Computational Materials Science
Jacek Jakowski's current research focuses on the development of efficient quantum dynamics methods for the application in energy research and modeling nanoscale advanced materials.
David Keffer’s group focuses on using multiscale modeling tools to develop structure–property relationships for complex materials, including lignin fiber carbon electrodes for batteries, proton exchange membranes for fuel cells, nanoporous materials for gas storage and separation, and targeted catalysts. Efforts are also directed at interpreting the neutron spectra of those materials. This group participates in interdisciplinary research, closely collaborating with the experimentalists who synthesize and characterize the materials that are being modeled.
Yanfei Gao's group uses computer simulation, theoretical modeling, and experiments to explore plastic deformation and fracture of a variety of advanced structural materials. These materials include superalloys, bulk amorphous alloys, and single nanoscale crystals with low-defect density. The group employs nano-indentation techniques to study the mechanical properties of materials at length scales not easily accessible by other test methods. By combining computer simulations with experiments, they obtain a far more complete picture of the material deformation and underlying mechanisms than is possible through the use of experiments alone.
Anthony Mezzacappa’s group has been engaged in the development of (1) physics-based preconditioners for the solution of the large, sparse linear systems of equations underpinning the numerical solution of the neutrino Boltzmann kinetic equations; (2) strategies for successful tera- to peta-scale data management; (3) visualization of multi-dimensional scalar, vector, and tensor supernova data; and (4) strategies for adaptive mesh refinement for memory-intensive applications involving radiation transport.
Predrag Krstic studies the dynamics of complex molecular systems interacting with photons, electrons, atoms, and molecules, using a wide spectrum of numerical methods, from classical and quantum-classical molecular dynamics and solutions of the time-dependent Schrodinger equation, to Poisson-Nernst-Planck-Stokes partial differential equations of fluid mechanics. The research covers applications in nanobiotechnology, nuclear fusion, particle–surface interactions, astrophysics, and molecular electronics.

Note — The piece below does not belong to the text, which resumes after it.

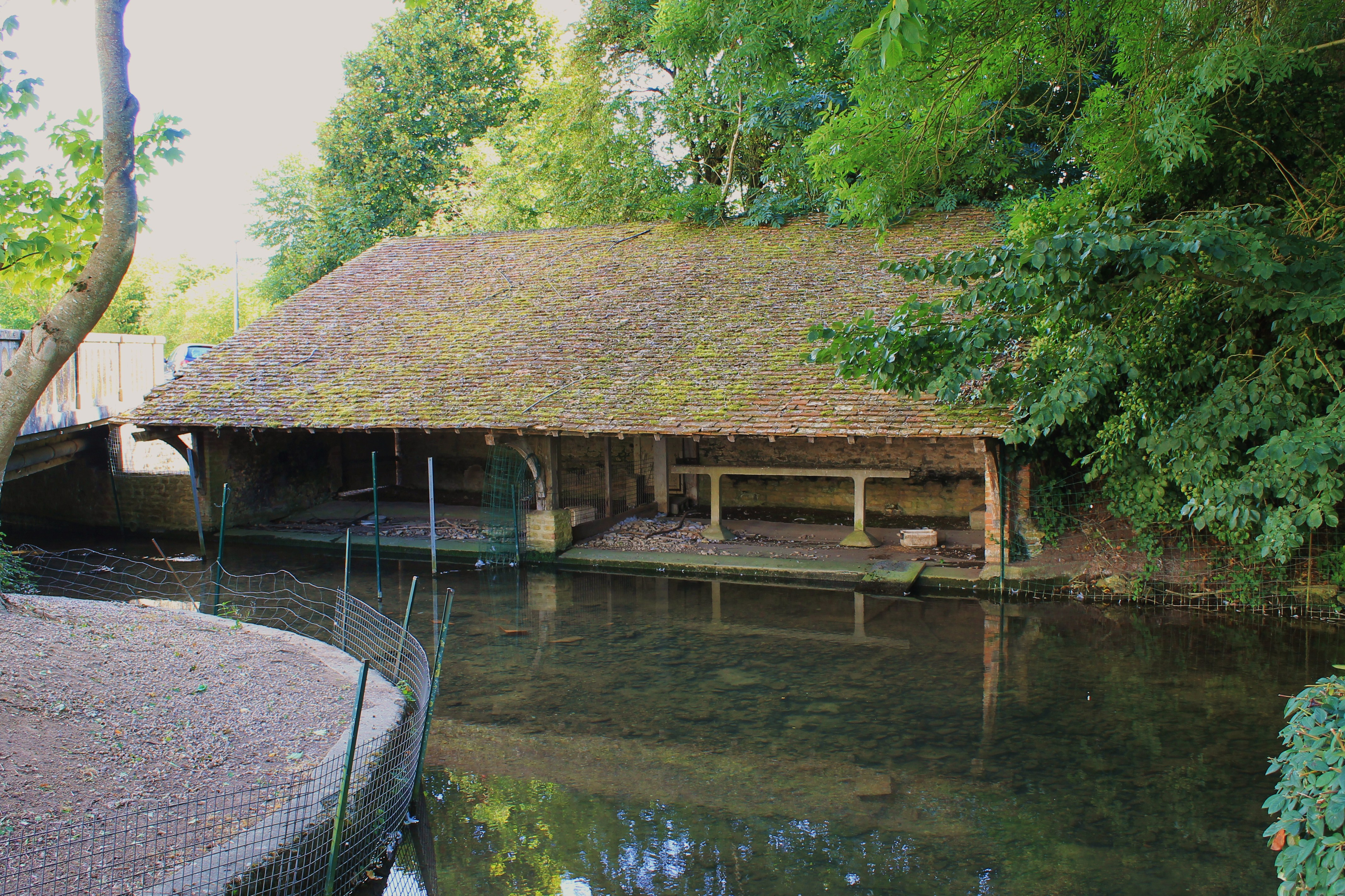 Lavoir sur la Muance à Moult (Calvados)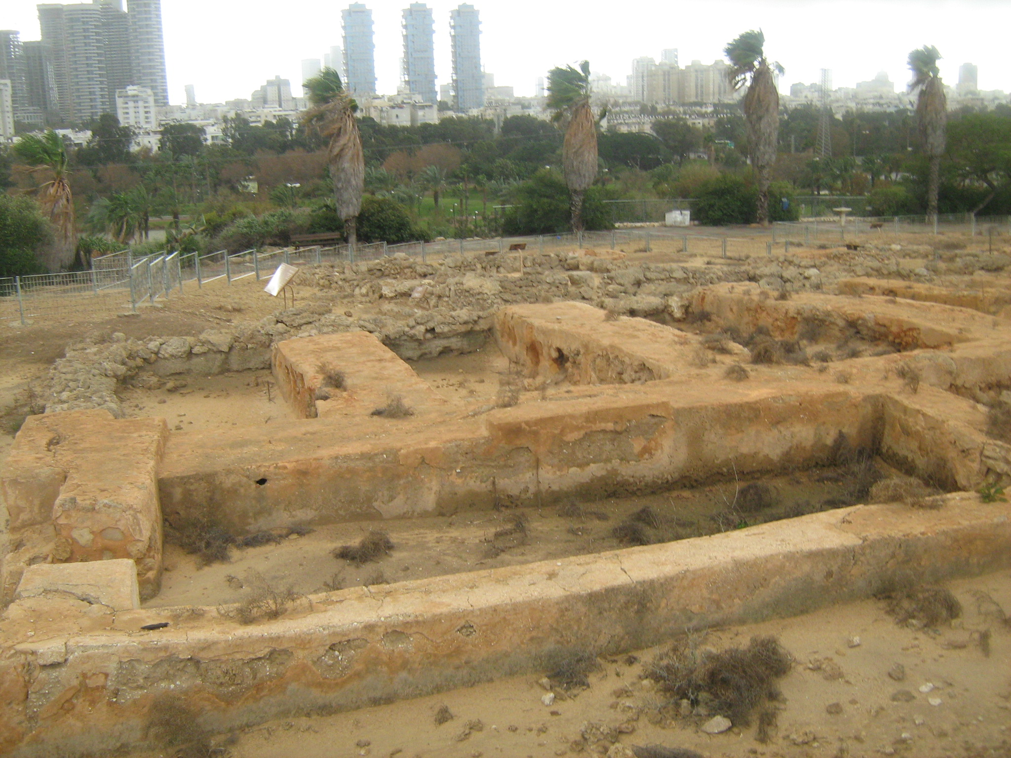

Computer Science and Software
Gregory Peterson's research addresses next-generation computing architectures—particularly accelerator technologies such as GPUs, MICs, and FPGAs. He is interested in the architecture, programming, design automation, and performance evaluation of computing systems based on accelerators and multicore processors. Gregory examines those emerging platforms by using computational science applications and exploring the most effective architectural approaches for creating highly efficient implementations. He also investigates practical operational issues related to energy efficiency and security for advanced computing systems.